● Your instructions: Restate the records that follow word for word. Omit the images.

● Records to use:
----

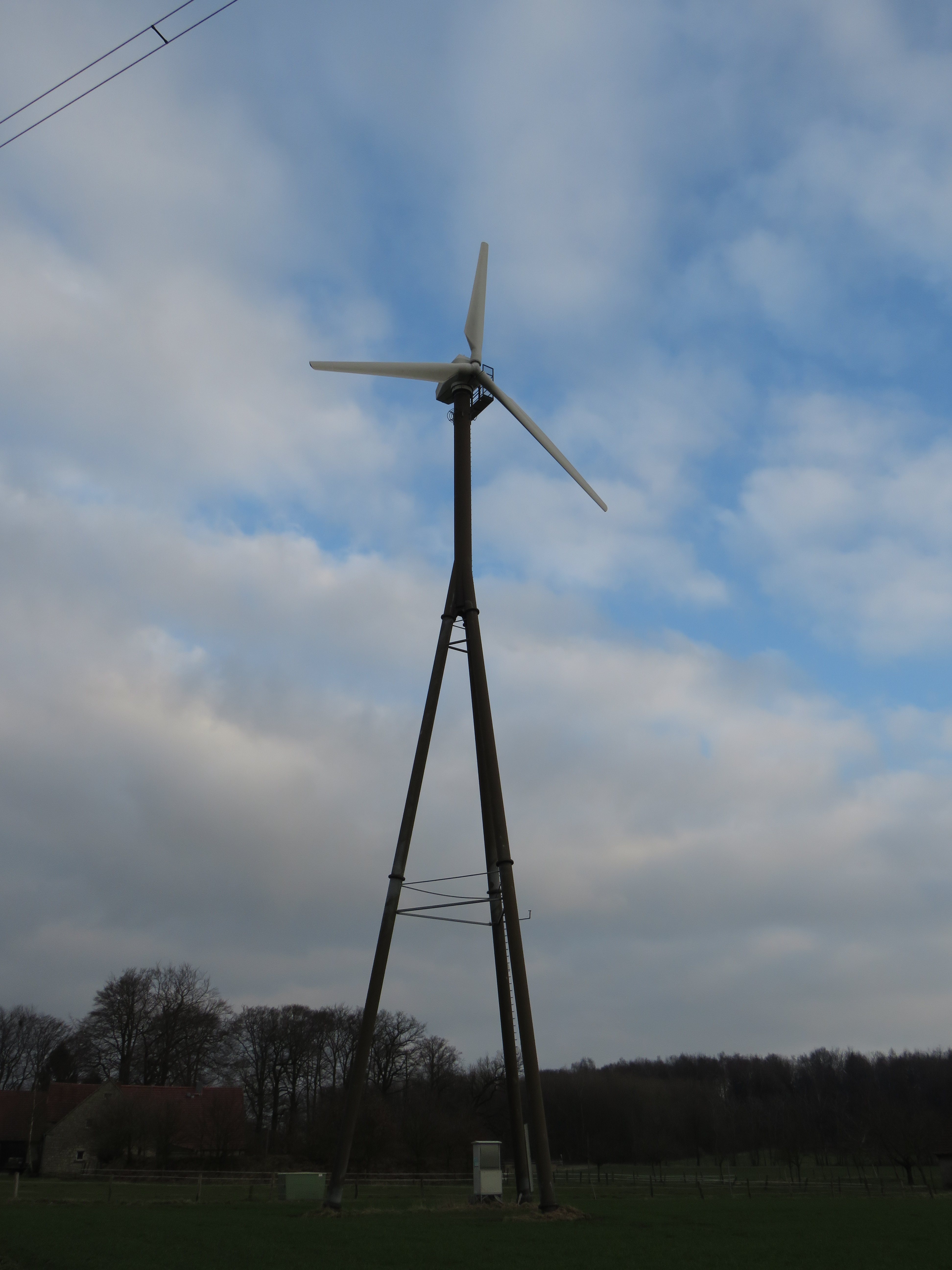 Windkraftanlage des Typs ENERCON E-18 mit 80 kW Nennleistung auf dem Schafberg in Ibbenbüren (Kreis Steinfurt, Nordrhein-Westfalen). Baujahr: 1992
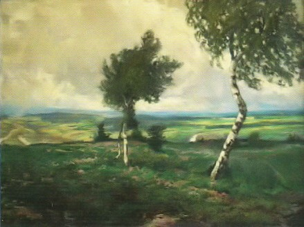 Česky: Z okolí Jindřichova Hradce
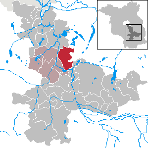 Münchehofe in Brandenburg (Country) - District Dahme-Spreewald
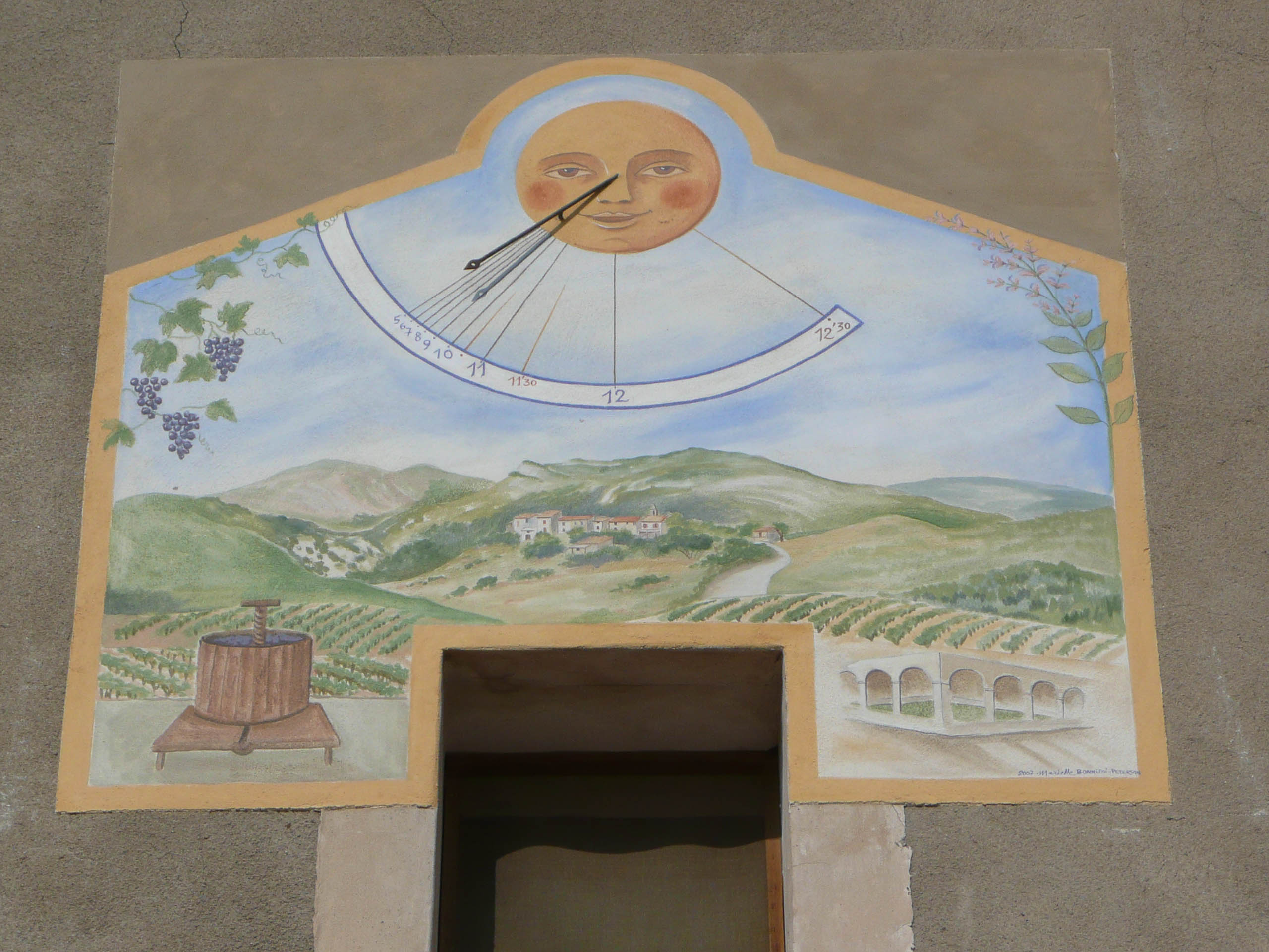 Cadran solaire à Saint-Jacques
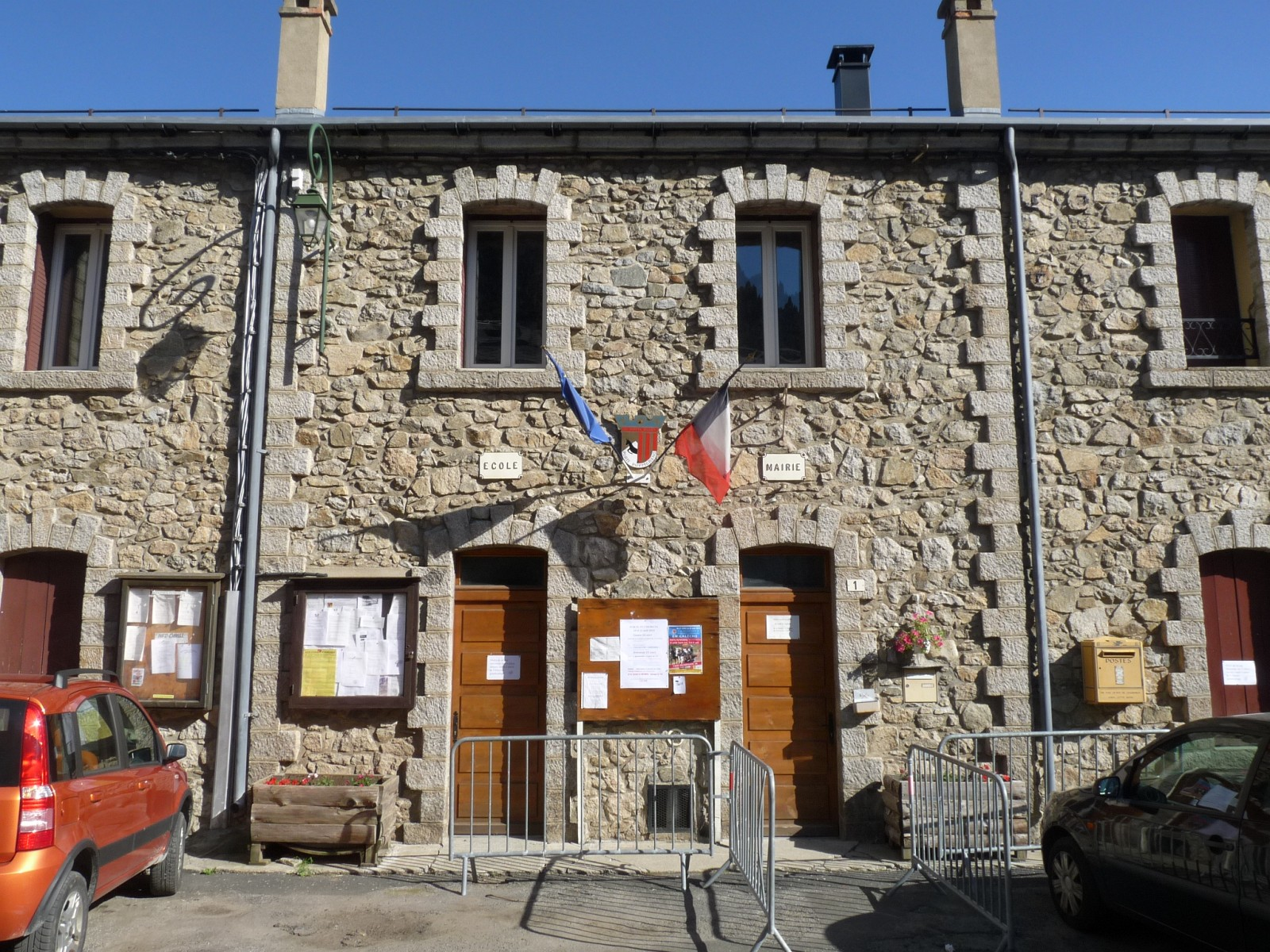 Mairie de Porté-Puymorens, Pyrénées-Orientales, France
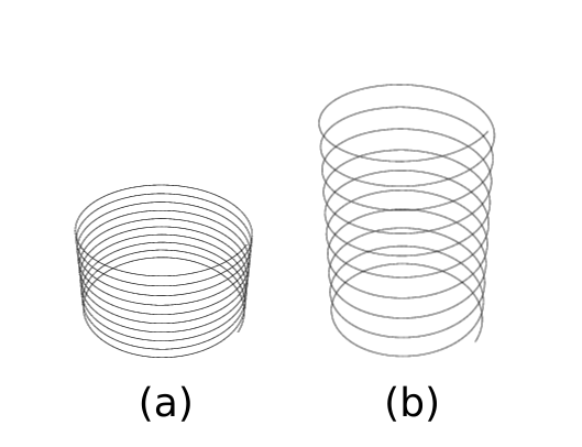 עקומי הליקס.
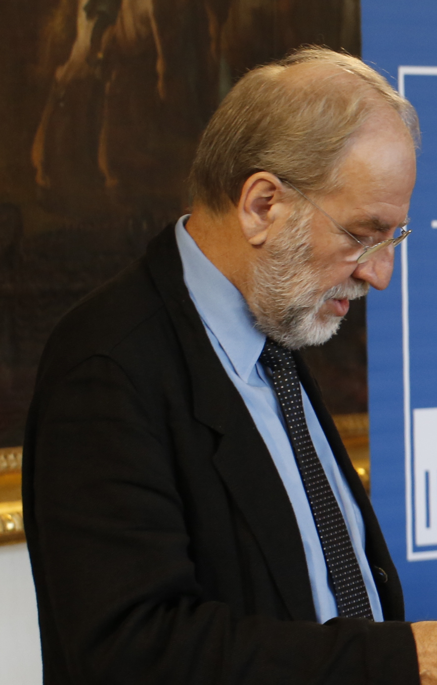 Manfred Prisching auf der Fachtagung des RPP-Institutes über "Selbstverwirklichung & Gehorsam" am 7. Dezember 2012 im Kaisersaal des Stiftes Heiligenkreuz
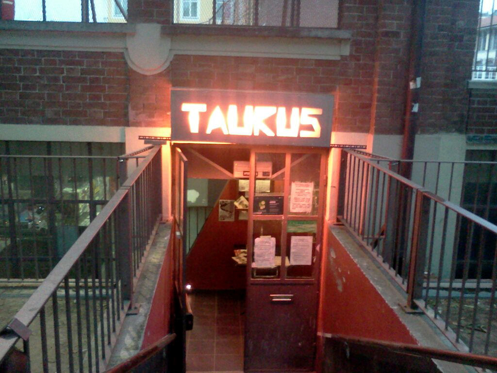 L'ingresso del Taurus, via Doria Ciriè

----

● Solved exercise:
 Windkraftanlage des Typs ENERCON E-18 mit 80 kW Nennleistung auf dem Schafberg in Ibbenbüren (Kreis Steinfurt, Nordrhein-Westfalen). Baujahr: 1992
 Česky: Z okolí Jindřichova Hradce
 Münchehofe in Brandenburg (Country) - District Dahme-Spreewald
 Cadran solaire à Saint-Jacques
 Mairie de Porté-Puymorens, Pyrénées-Orientales, France
 עקומי הליקס.
 Manfred Prisching auf der Fachtagung des RPP-Institutes über "Selbstverwirklichung & Gehorsam" am 7. Dezember 2012 im Kaisersaal des Stiftes Heiligenkreuz
 L'ingresso del Taurus, via Doria Ciriè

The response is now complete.